1. Comment cette liste noire a été constituée
Les 7 opérateurs ci-dessous figurent sur cette page parce qu'ils ont échoué à au moins un de nos critères méthodologiques. L'enquête qui a produit la liste a tourné de janvier 2024 au trimestre actuel et a revu 97 opérateurs candidats au total. Sur ces 97, 7 sont passés en liste noire publique, 23 sont restés sur notre watchlist interne sans preuves publiques suffisantes pour publier, 12 sont sortis de la liste noire après correction du problème sous-jacent, et 55 ont soit gardé leur place dans notre liste recommandée par défaut, soit n'ont jamais été des candidats sérieux.
Notre objectif n'est pas punitif. La liste existe pour protéger les lecteurs des schémas de dommage documentés et pour démontrer que notre processus éditorial peut produire un refus de promouvoir, même quand l'offre d'affiliation est généreuse. Plusieurs opérateurs de la liste nous ont approchés avec des offres de revenue share au-dessus de 40 % ; les offres ont été refusées parce que l'opérateur a échoué aux portes décrites ci-dessous. Pour les joueurs francophones, rappelons qu'en France l'ANJ (ex-ARJEL) interdit les casinos en ligne à mises fixes — donc les casinos crypto offshore listés ici (ou dans notre liste recommandée) opèrent en dehors du cadre réglementaire français. L'ANJ entretient sa propre liste de sites bloqués que vous pouvez consulter sur anj.fr.

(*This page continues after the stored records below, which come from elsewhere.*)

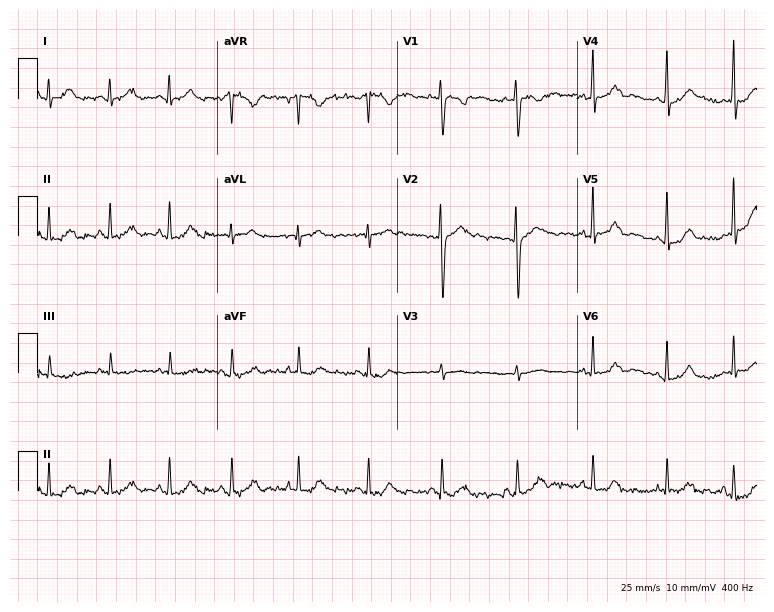
ECG — a female, 30 years old. Screened for six findings — first-degree AV block, right bundle branch block, left bundle branch block, sinus bradycardia, atrial fibrillation, sinus tachycardia — none is recorded. Findings outside these six are not listed.
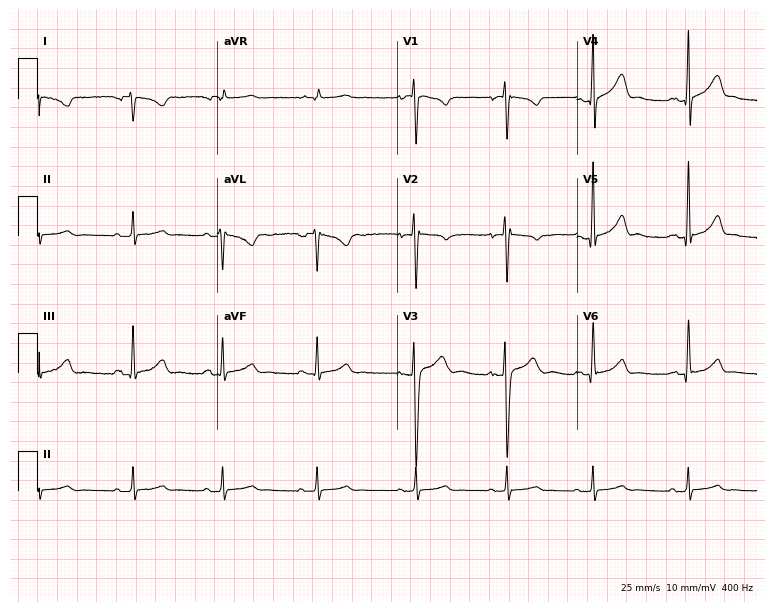
12-lead ECG (7.3-second recording at 400 Hz) from a man, 17 years old. Screened for six findings — first-degree AV block, right bundle branch block, left bundle branch block, sinus bradycardia, atrial fibrillation, sinus tachycardia — none is recorded. Findings outside these six are not listed.
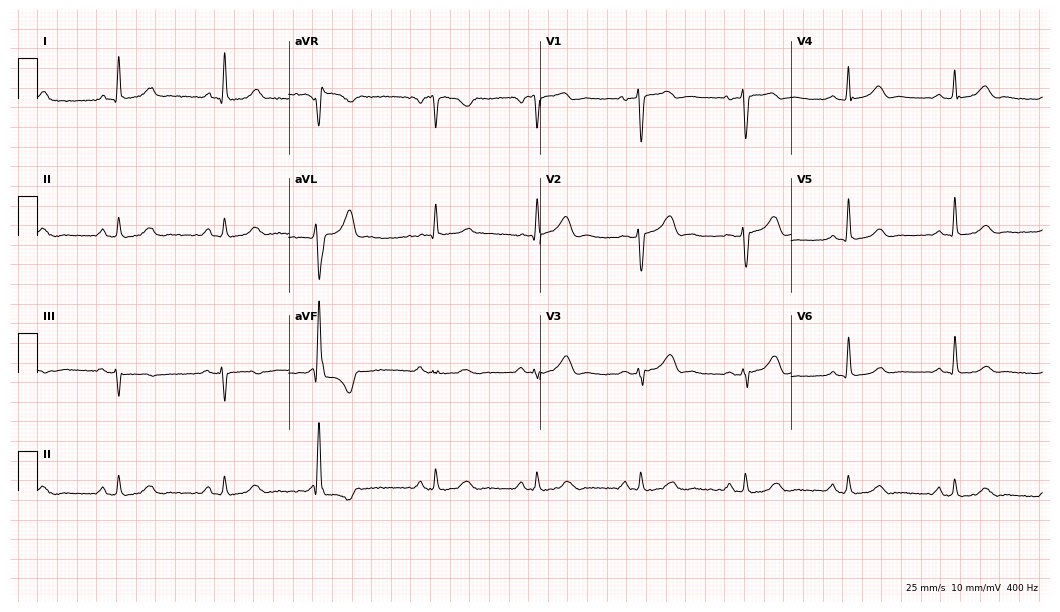
12-lead ECG (10.2-second recording at 400 Hz) from a 36-year-old woman. Screened for six findings — first-degree AV block, right bundle branch block, left bundle branch block, sinus bradycardia, atrial fibrillation, sinus tachycardia — none is recorded. Findings outside these six are not listed.
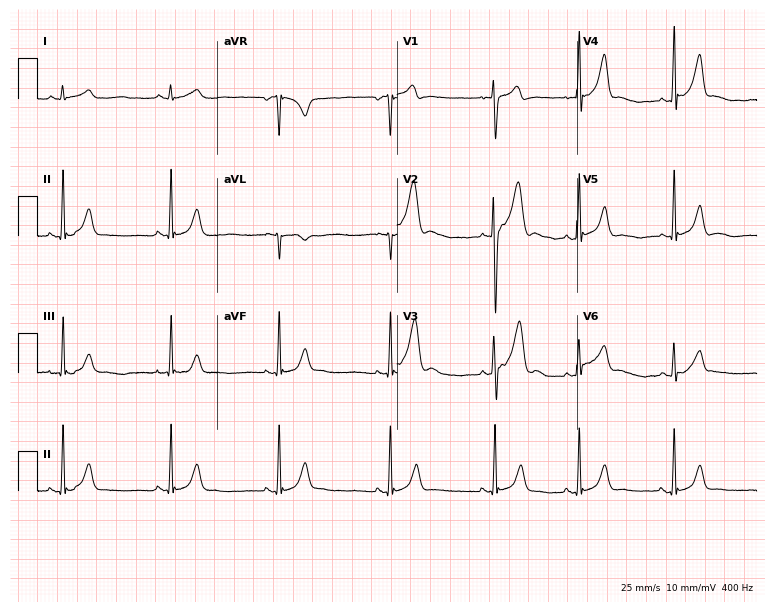
12-lead ECG (7.3-second recording at 400 Hz) from a man, 24 years old. Screened for six findings — first-degree AV block, right bundle branch block (RBBB), left bundle branch block (LBBB), sinus bradycardia, atrial fibrillation (AF), sinus tachycardia — none is recorded.

2. Méthodologie pour entrer en liste noire
Un casino entre en liste noire dès qu'au moins un des seuils suivants est franchi.
2.1 Schéma de refus de paiement
3 plaintes vérifiées ou plus de blocage de retrait sur toute fenêtre de 90 jours, où l'opérateur n'a ni remboursé ni payé dans les 30 jours de la plainte. La vérification implique : plainte publique sur AskGamblers ou Casino.Guru avec la réponse de l'opérateur, plus capture du dépôt original et du retrait bloqué, plus preuve d'horodatage. Les avis anonymes de 1 étoile sur Trustpilot ne suffisent pas à eux seuls.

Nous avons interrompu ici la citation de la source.